Veteran Aussie cinematographer Don McAlpine effectively captures the arresting opening scene as Ali hijacks a tractor to race off to the airport. From that moment on the audience is taken on a roller-coaster ride that reveals Ali’s back story, weaving in and out of a calamitous series of events that raise issues about family, duty and love in multicultural Australia. There are some amusing moments; one in particular to watch out for is when Ali stuffs up the protocol of drinking tea with his prospective in-laws, which apparently denotes whether or not a man is ready for marriage. Overall though, the script by Sami and acclaimed screenwriter Andrew Knight disappoints. Despite the fact that it won an AWGIE for Best Original Screenplay, it is let down by the failure to properly explain Ali’s character - we learn what he doesn’t want in life but we never learn what he does want (apart from Dianne). This lack of exposition leaves him as a bit of an enigma, not something you want in a central character with whom the audience needs to identify.

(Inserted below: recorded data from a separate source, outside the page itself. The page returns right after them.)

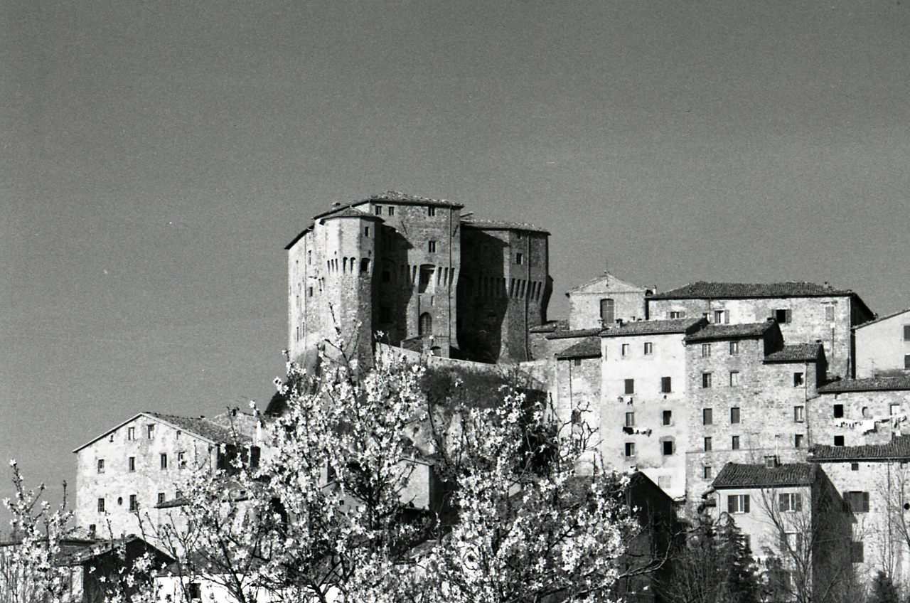 Servizio fotografico : Bentivoglio, 1977 / Paolo Monti. - Strisce: 7, Fotogrammi complessivi: 37 : Negativo b/n, gelatina bromuro d'argento/ pellicola ; 35 mm. - ((Sul portanegativi: N[I]K[MA]T FP4. - N.B. Non è stato possibile individuare precisamente cinque serie distinte, tante quante sono le localizzazioni. - Occasione: Documentazione per la pubblicazione: Gambi Lucio et al., "Strutture rurali e vita contadina", Milano-Bologna, Silvana editoriale d'arte-Federazione delle Casse di Risparmio dell'Emilia Romagna, 1977. - Fonte: Agenda di Paolo Monti: Leica 1501-3000 Controllo numerazione (1950-1978), presso Archivio Paolo Monti. - Fonte: Fattura di Paolo Monti: IV. Commesse/ Fattura n. 09/ Fotografie monumenti artistici Emilia-Romagna (1976/07/05), presso Archivio Paolo Monti. - Fonte: Monografia di Gambi, Lucio et al.: Strutture rurali e vita contadina, Milano-Bologna, Silvana editoriale d'arte-Federazione delle Casse di Risparmio dell'Emilia Romagna (1977). - Fonte: Fattura di Paolo Monti: IV. Commesse/ Fattura n. 13/ Fotografie per volume Civiltà contadina Emilia Romagna (1977/07/01), presso Archivio Paolo Monti
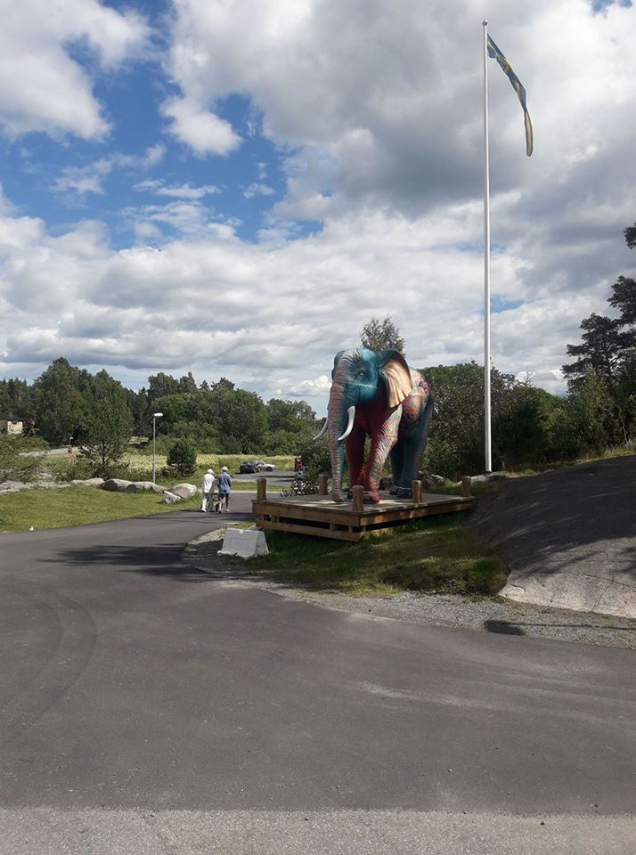 Graffitimålade elefanten Ljumbo vid Ljusterö Torg, ägd av Ljusterö konstförening, och tidigare av elefantskötaren Dan Koehl
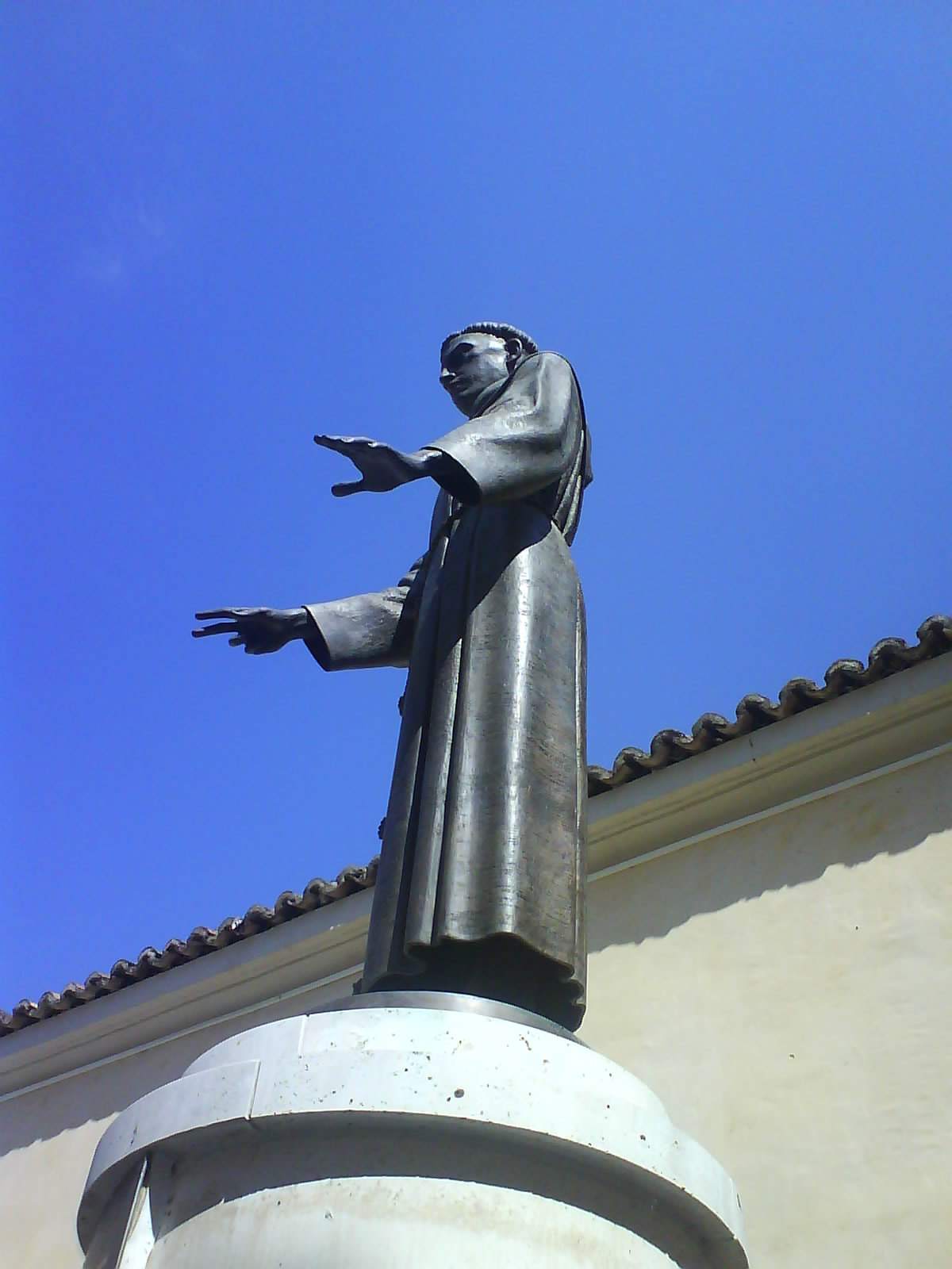 Estatua de San Pedro Regalado en la Plaza de El Salvador de Valladolid.
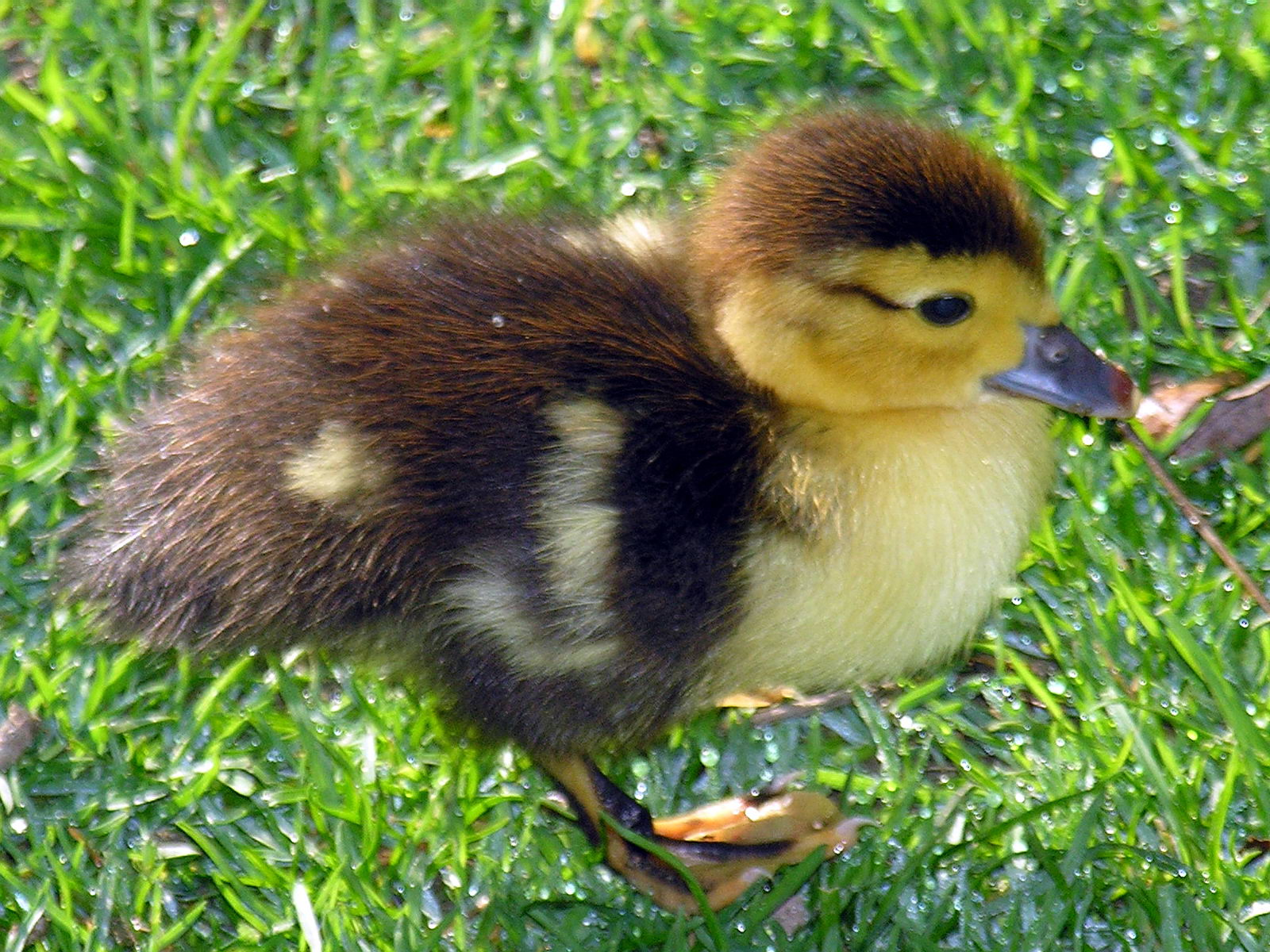 self made.
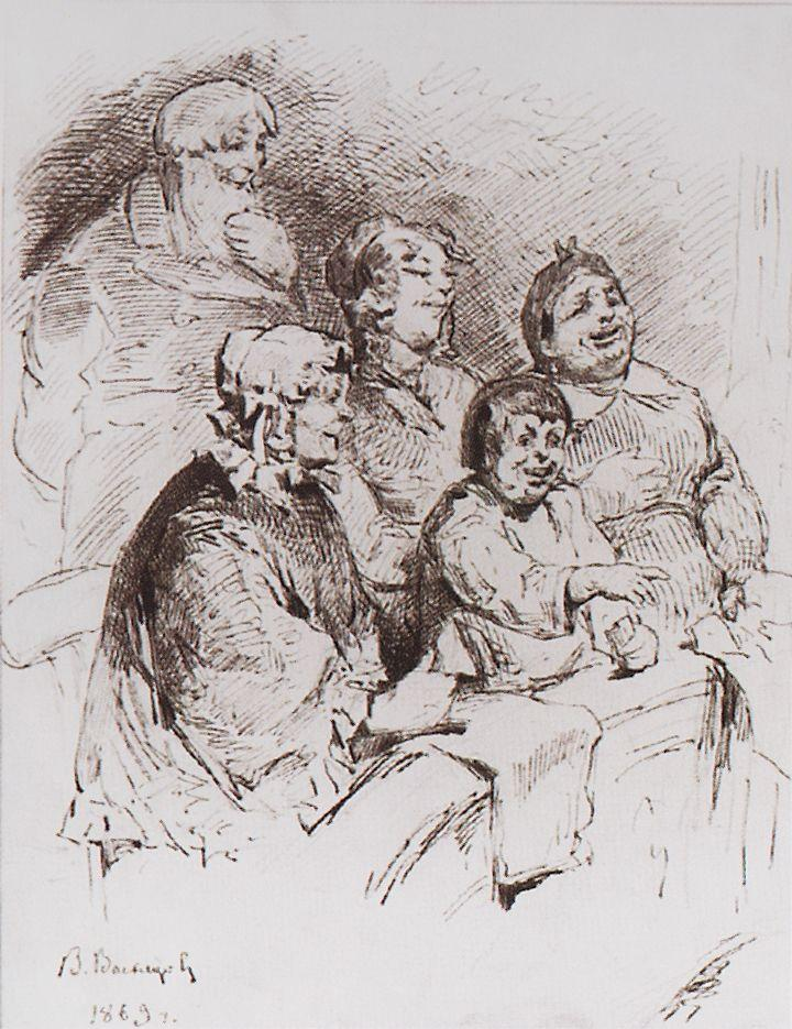 Купеческое семейство в театре
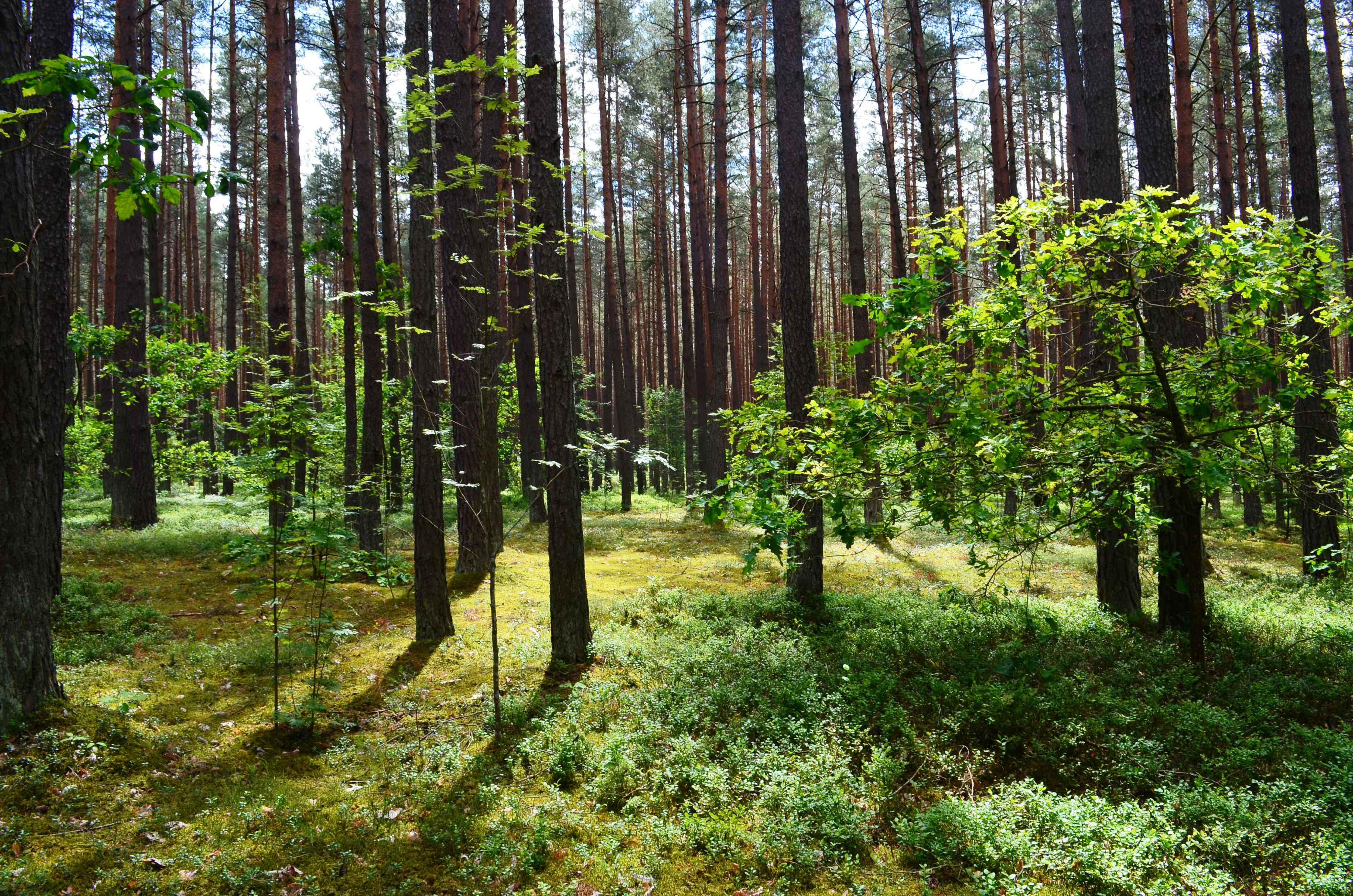 Aukštagirio miškas netoli Smėlynės, Vilnius
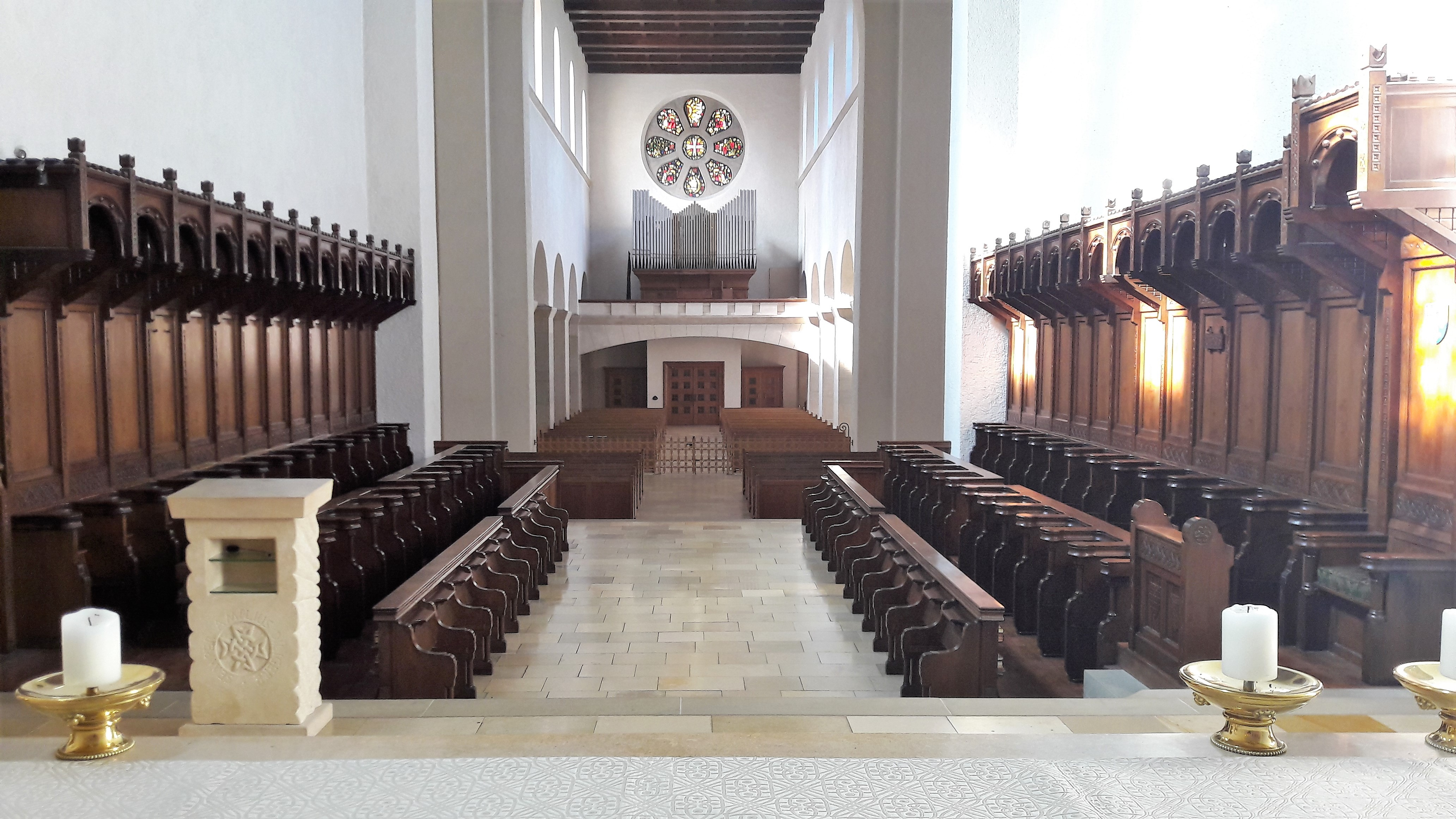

Australian audiences are pretty au fait with so-called ‘ethnic’ comedies, particularly from TV series like Fat Pizza and Wog Boys, so Jeffrey Walker’s debut feature film is rather erroneously being marketed as Australia’s first multicultural rom-com. Whoever came up with that line obviously hasn’t seen Alex and Eve, Peter Andrikidis’s 2015 romance about a Greek Orthodox guy wooing a Lebanese Moslem gal. And the issue of cross-cultural romance has been covered before too, in films like The Combination, so Ali’s Wedding isn’t breaking any new ground here either. It does go one step further than similar films, however, by including hilarious scenes from Saddam The Musical (about Saddam Hussein), which was performed in Sheikh Mahdi’s suburban mosque - and, according to Sami, really happened. Now what could be more diverse, and uniquely Australian, than that?